— Work task —
Begin the copy at the line containing "Gmina Pszczyna - sołectwo Studzienice" in the data below and end it at the line containing "Flyplassvegen 190", keeping each line exact and leaving out pictures.

— Data records —
────────────────────

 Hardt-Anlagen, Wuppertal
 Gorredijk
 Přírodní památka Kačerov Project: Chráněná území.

────────────────────

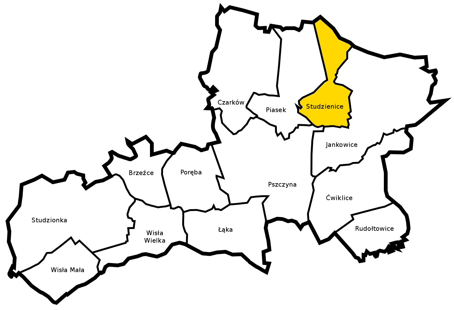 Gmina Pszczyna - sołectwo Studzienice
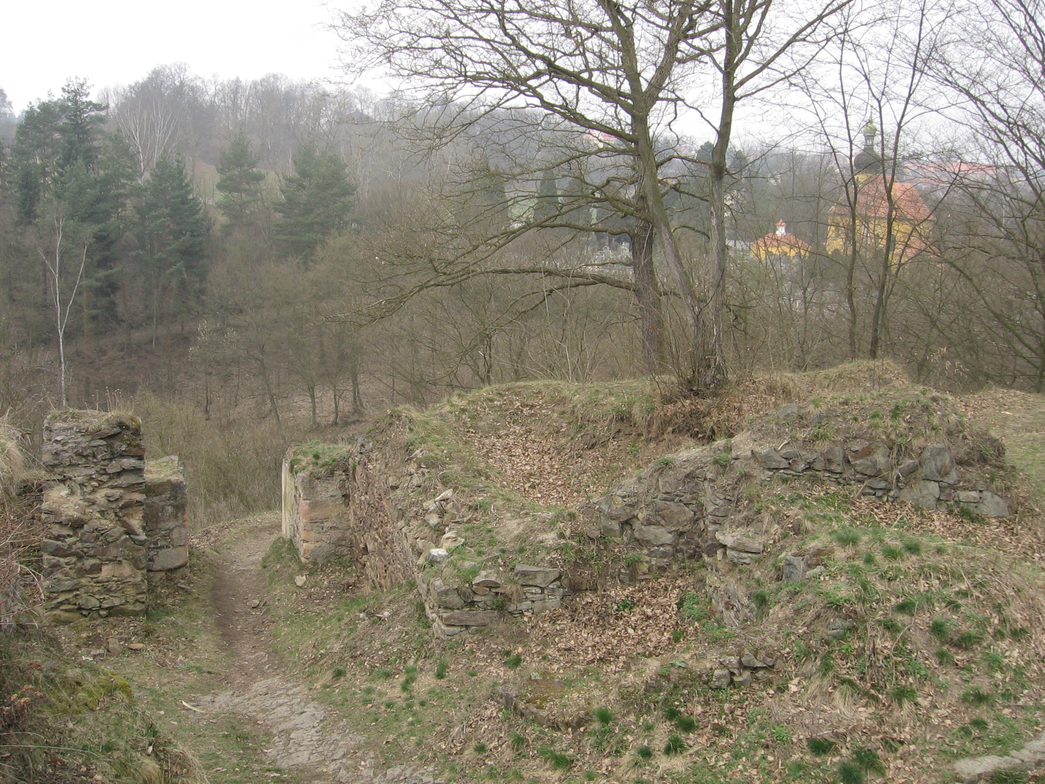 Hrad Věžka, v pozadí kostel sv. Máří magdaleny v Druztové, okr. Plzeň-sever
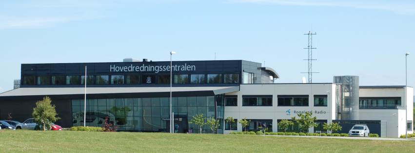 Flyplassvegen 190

────────────────────

— Result of this exercise —
 Gmina Pszczyna - sołectwo Studzienice
 Hrad Věžka, v pozadí kostel sv. Máří magdaleny v Druztové, okr. Plzeň-sever
 Flyplassvegen 190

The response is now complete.